10. The intersection radar setting angle determining system as claimed in claim 7,

the obtaining unit is further specifically configured to obtain, if the direction of the current intersection corresponding to the multiple intersections is southward, a projection of a distance between an origin of a corrected coordinate system corresponding to the current intersection and an origin of the preset calibration coordinate system in a horizontal coordinate direction and a longitudinal projection in a vertical coordinate direction in the corrected coordinate system; and obtaining coordinate vectors of the preset number of calibration points corresponding to the current intersection in the corrected coordinate system according to the x-axis direction coordinate vector difference values respectively corresponding to the projection in the horizontal coordinate direction and the preset number of calibration points corresponding to the current intersection in the preset calibration coordinate system, and the y-axis direction coordinate vector difference values respectively corresponding to the longitudinal projection in the vertical coordinate direction and the preset number of calibration points corresponding to the current intersection in the preset calibration coordinate system.

11. The intersection radar setting angle determining system as claimed in claim 7,

the acquiring unit is specifically configured to acquire, if the direction of the current intersection corresponding to the multiple intersections is westward, a projection of a distance between an origin of a corrected coordinate system corresponding to the current intersection and an origin of the preset calibration coordinate system in a horizontal coordinate direction and a longitudinal projection in a vertical coordinate direction in the corrected coordinate system; and obtaining the coordinate vectors of the preset number of calibration points corresponding to the current intersection in the corrected coordinate system according to the sum of the y-axis direction coordinate vectors respectively corresponding to the projections in the horizontal coordinate direction and the preset number of calibration points corresponding to the current intersection in the preset calibration coordinate system, and the x-axis direction coordinate vector difference values respectively corresponding to the longitudinal projections in the vertical coordinate direction and the preset number of calibration points corresponding to the current intersection in the preset calibration coordinate system.
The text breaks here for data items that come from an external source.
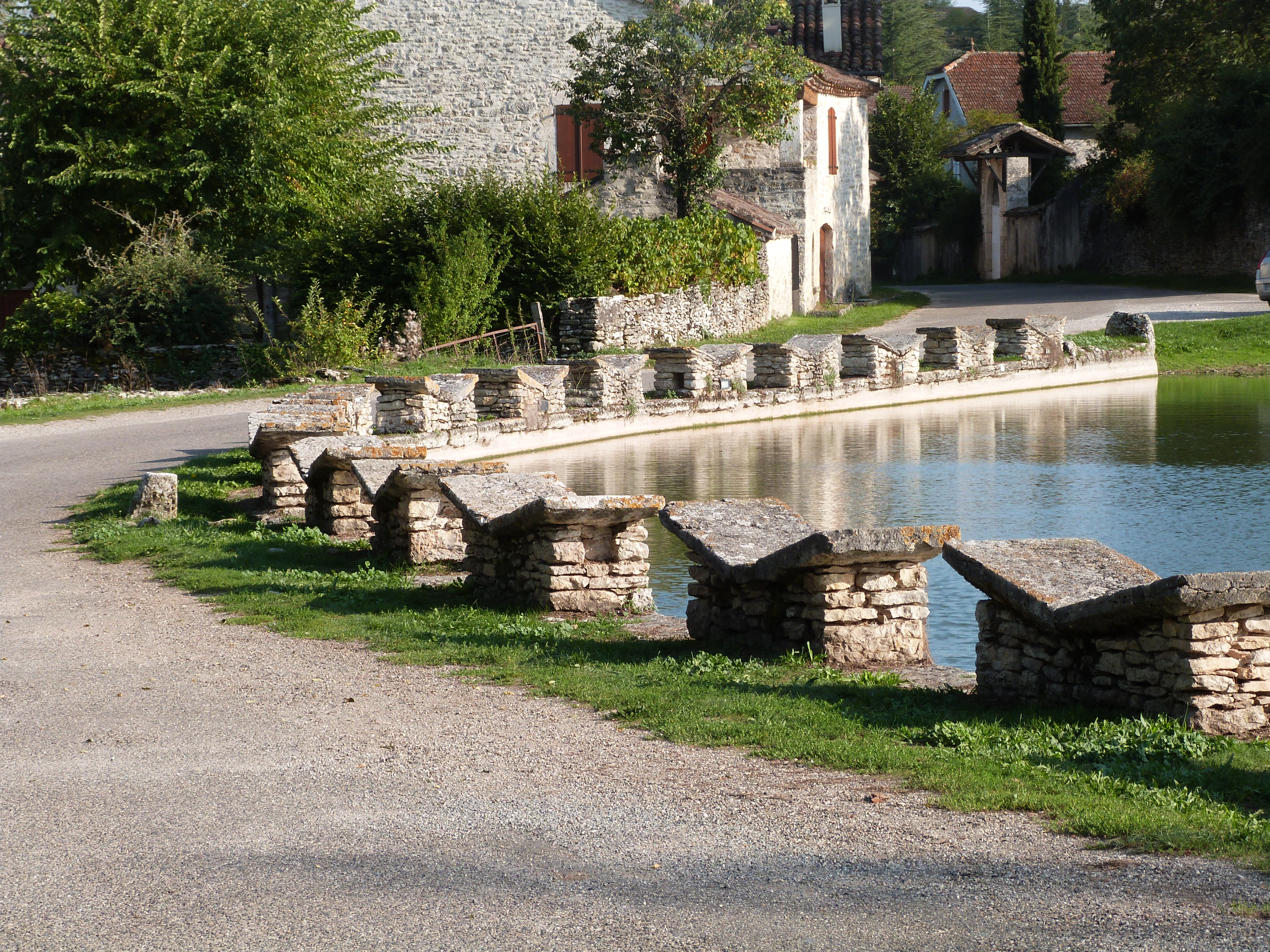 Lavoirs papillons d'Aujols (Lot)
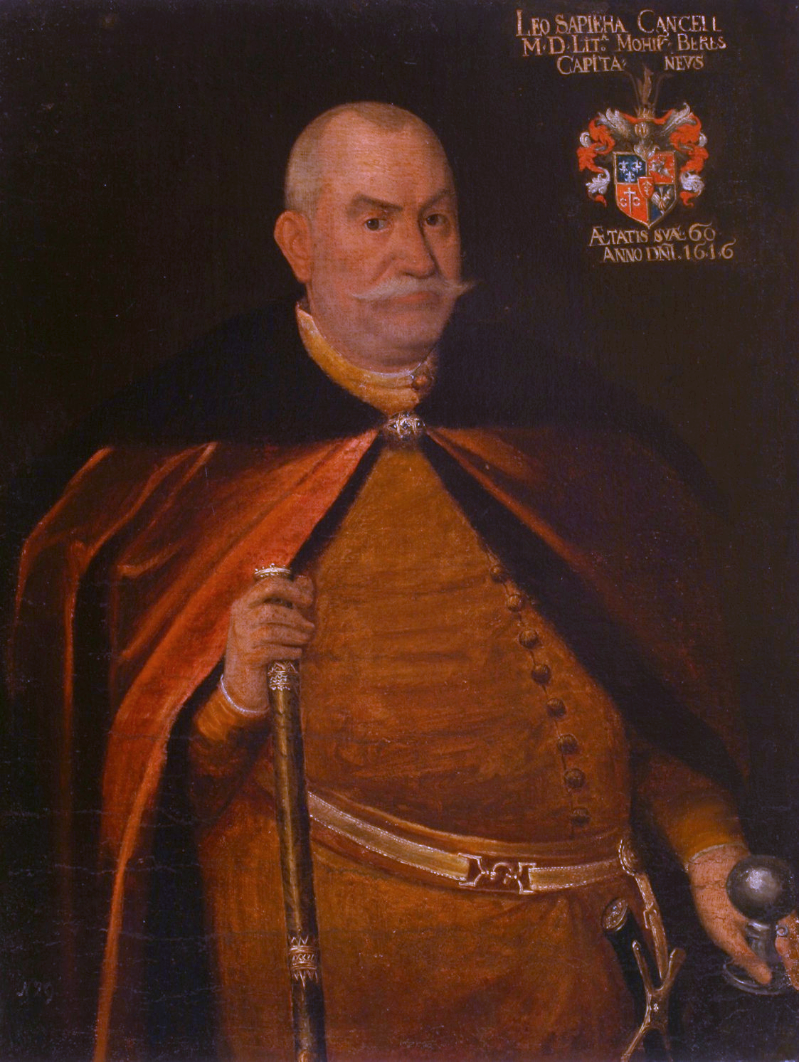 Lew Sapieha
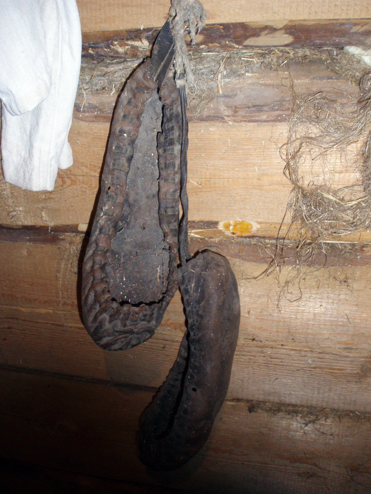 Senovės lietuvių avalynė
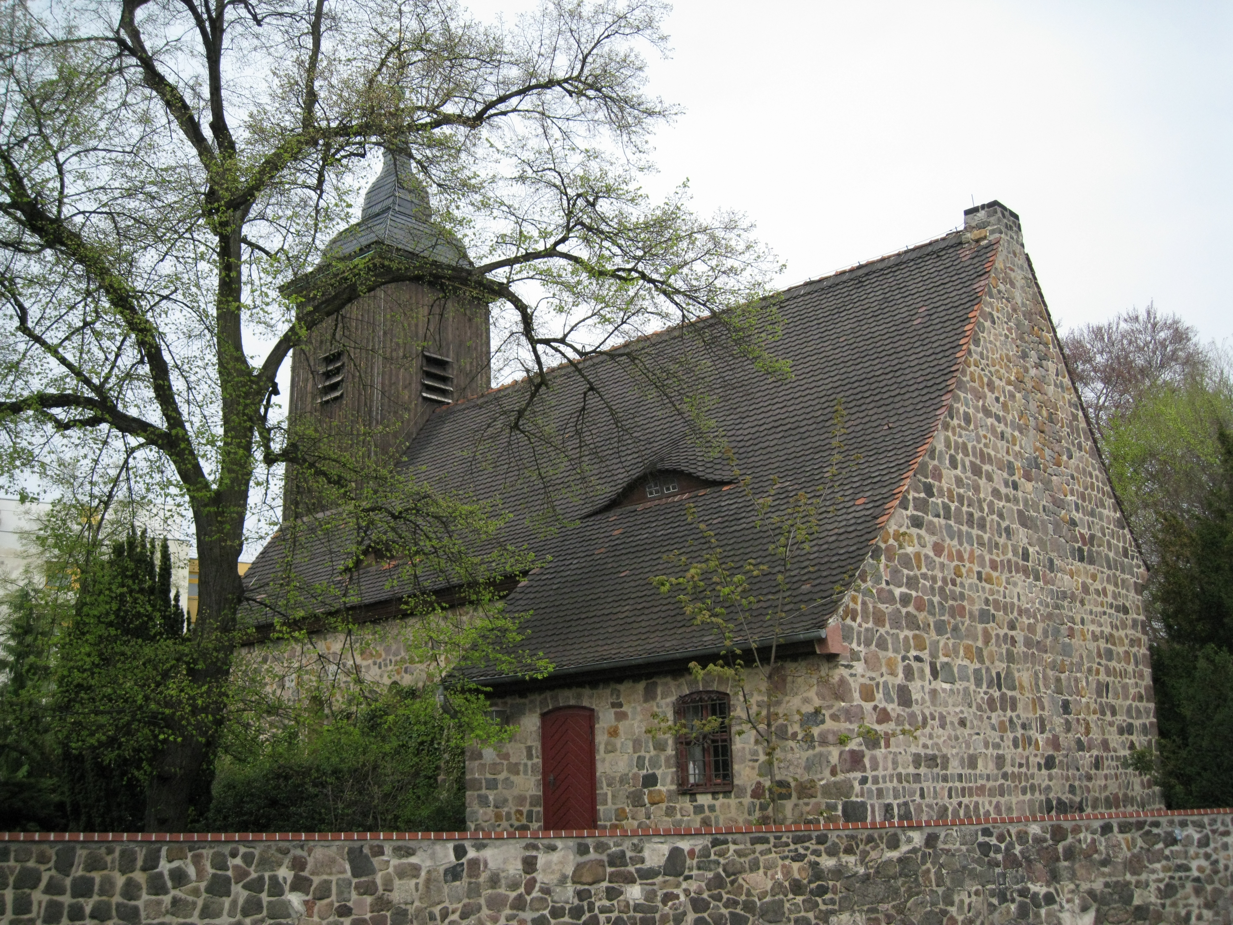 Dorfkirche Lichterfelde, Blick von Südosten auf die Sakristei

12. The intersection radar setting angle determining system as claimed in claim 7,

the acquisition unit is specifically further configured to acquire a radar installation angle vector corresponding to the current intersection according to an azimuth angle vector of the preset number of calibration points corresponding to the current intersection in the corrected coordinate system and an azimuth angle vector of the preset number of calibration points corresponding to the current intersection in the preset inclined coordinate system; acquiring radar error vectors corresponding to the preset number of calibration points corresponding to the current intersection according to a y-axis coordinate vector of the preset number of calibration points corresponding to the current intersection under a preset inclined coordinate system, and performing normalization processing on the radar error vectors to obtain weight vectors corresponding to the preset number of calibration points; and carrying out preset weighting processing on the radar installation angle vectors and the weight vectors corresponding to the preset number of calibration points to obtain the radar installation angle corresponding to the current intersection.